It was recently my privilege to go to Microsoft’s Build conference, held in San Francisco. This event serves as Microsoft’s platform for announcing upcoming releases and updates of Microsoft’s Windows, Phone and Xbox ecosystems. The headline act was the upcoming Windows 8.1 update. One of the most exciting announcements regarding this, for me, is the new connectivity APIs

These APIs have been introduced to allow apps greater ability to interact with peripherals, and with apps running on other devices. It allows us to enrich our apps with support for things like barcode scanners, magnetic stripe card readers, and Bluetooth devices like a Fitbit.

There were a number of sessions focused on different connectivity aspects of these APIs. Some of the devices they showed included barcode scanners, and magnetic stripe card readers. They showed both USB and Bluetooth connected versions. Devices like these might allow developers to create an app with which you can do a mobile point-of-sale app, to run on a Surface RT tablet, and distribute it through Microsoft’s App Store. This allows developers to easily monetise these kind of apps for commonly used backend systems, like Dynamics NAV or AX. With Windows Embedded supporting WinRT apps in locked-down operating modes, and Windows 8.1 providing lock-down through Assigned Access, we can now also further enrich devices like kiosks with these peripherals. For instance, we can create a kiosk with an attached barcode scanner to look up prices in a store, using the same codebase as an offline-enabled shopping app which we may distribute to customers.

Wi-Fi Direct can allow us to communicate between devices without relying on an internet connection or an established Wi-Fi network. This is useful for apps like Spotify which can sync your music collection between devices, without eating into your broadband cap. Or what about devices used in mines, building sites, ships or farmlands, where internet access and a managed Wi-Fi network relying on an available and reliable power source can be sporadic.

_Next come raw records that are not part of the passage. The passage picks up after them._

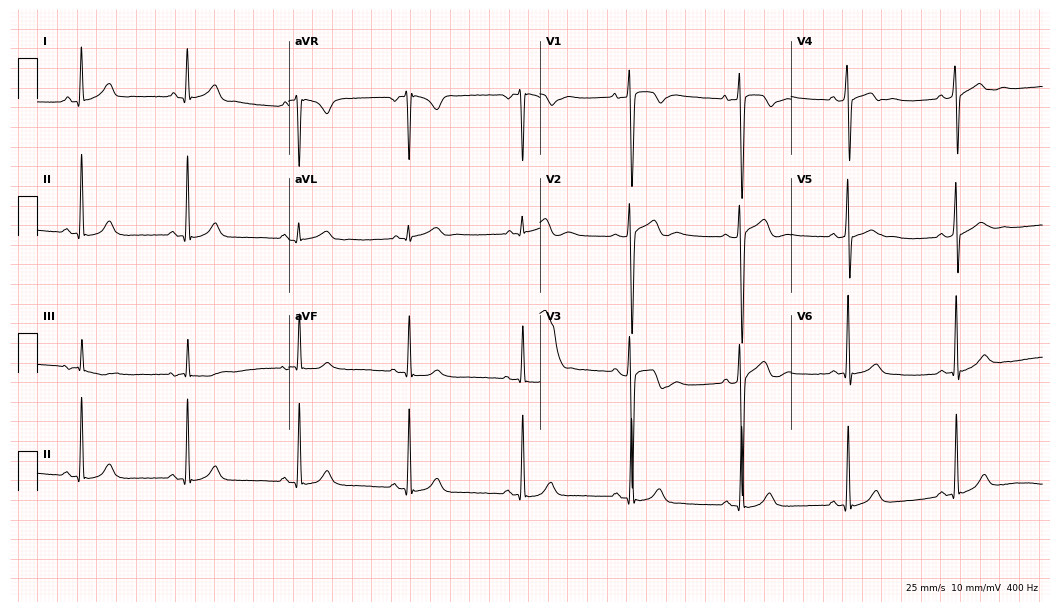
12-lead ECG from a 22-year-old male. Labelled as a normal ECG.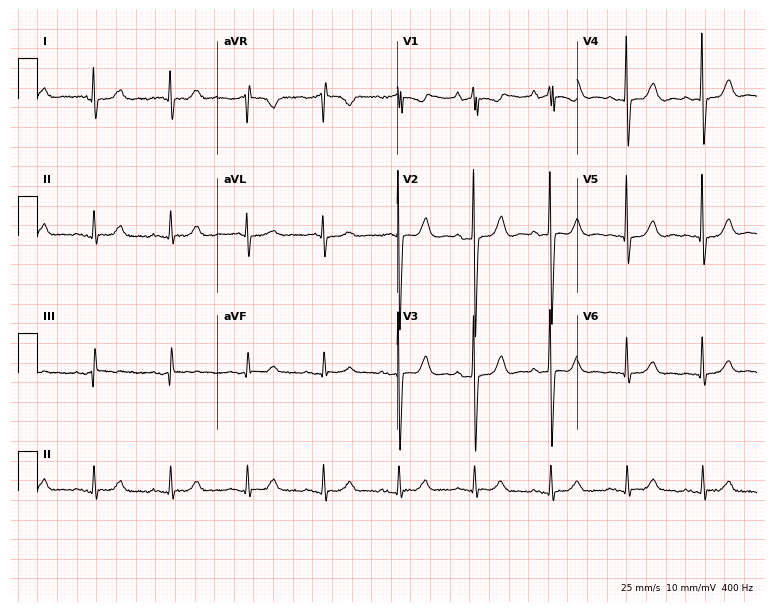
Standard 12-lead ECG recorded from a 77-year-old woman. Read as a normal ECG.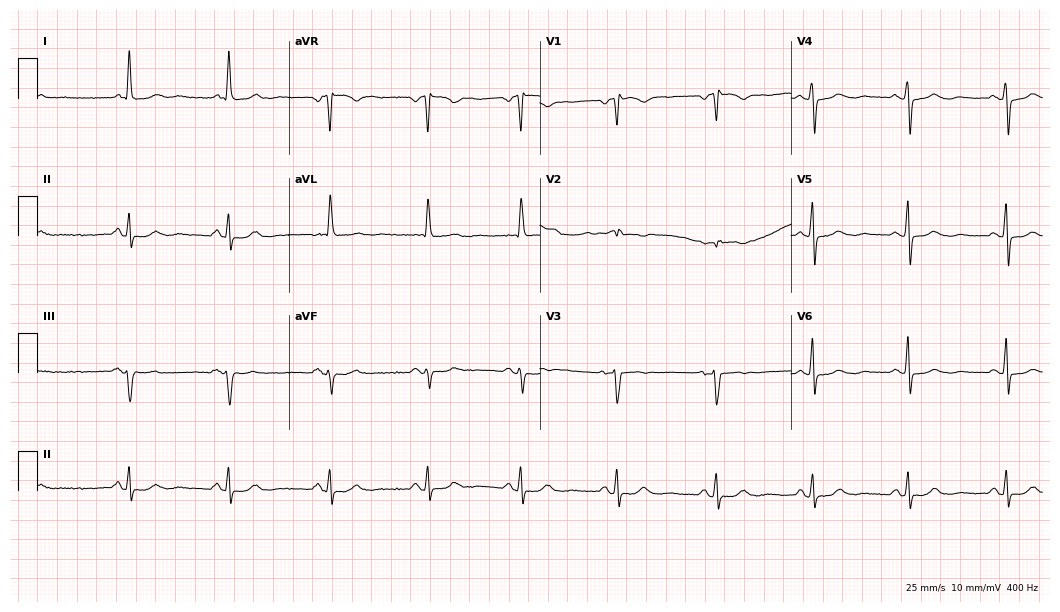
Electrocardiogram, a 77-year-old woman. Of the six screened findings (first-degree AV block, right bundle branch block (RBBB), left bundle branch block (LBBB), sinus bradycardia, atrial fibrillation (AF), sinus tachycardia), none is recorded.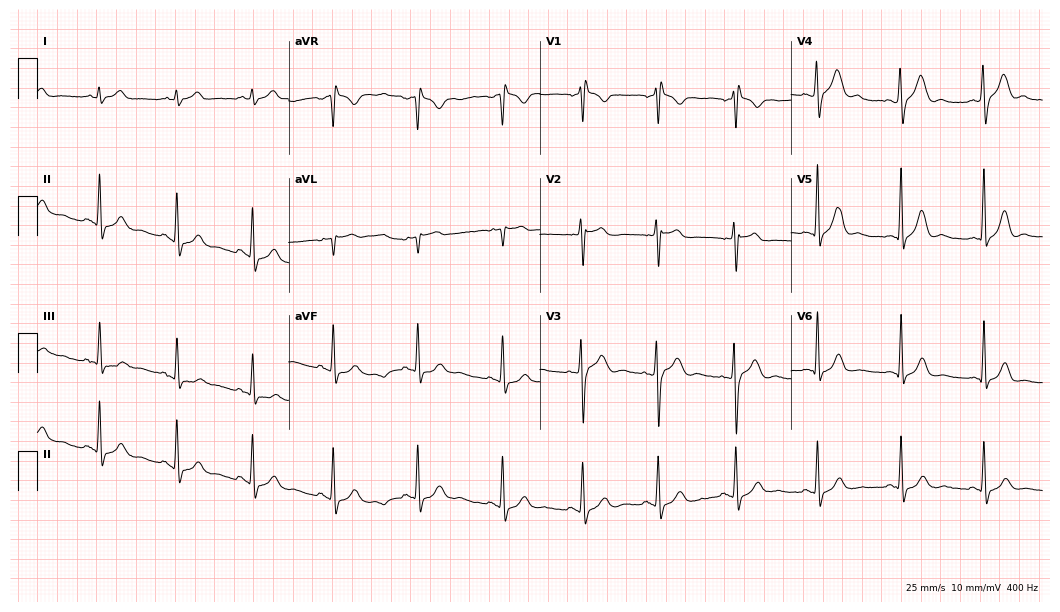
ECG — a 23-year-old man. Screened for six findings — first-degree AV block, right bundle branch block, left bundle branch block, sinus bradycardia, atrial fibrillation, sinus tachycardia — none is recorded. Only these six findings were labelled.

Of course it’s not all work and no play. We also got to see a USB Missile Launcher, controlled using a Windows 8 app. With a bit more work put in, we can easily create an app that might take advantage of the webcam in your all-in-one on your kitchen bench, to keep the bench cat-free, by launching soft foam-tipped missiles at it!


USB Missile Launcher


The coolest thing, by far, was the Sphero Bluetooth Robotic Ball. This ball contains a host of sensors and motors, and can be controlled using an app on your phone or tablet, using a Bluetooth connection. The app lets you steer the ball around at up to one metre per second, and change the colour of built-in LEDs. Because the communication protocol is open and documented, developers can write their own apps to control these balls. That means we can now exploit them in all kinds of new ways, like creating new games to play with each other. We can even create an app for a business, which might let you guide a visitor through your office building, using a ball running on a rail, or track them using the built-in compass and gyroscopes. 

 Sphero Bluetooth Robotic Ball

Providing these new APIs enables a whole new breed of apps to be written for Windows 8. We can now leverage Microsoft’s trusted marketplace to further monetise hardware developed either by ourselves, or third parties. We can also enrich the capabilities of our own existing apps with this hardware.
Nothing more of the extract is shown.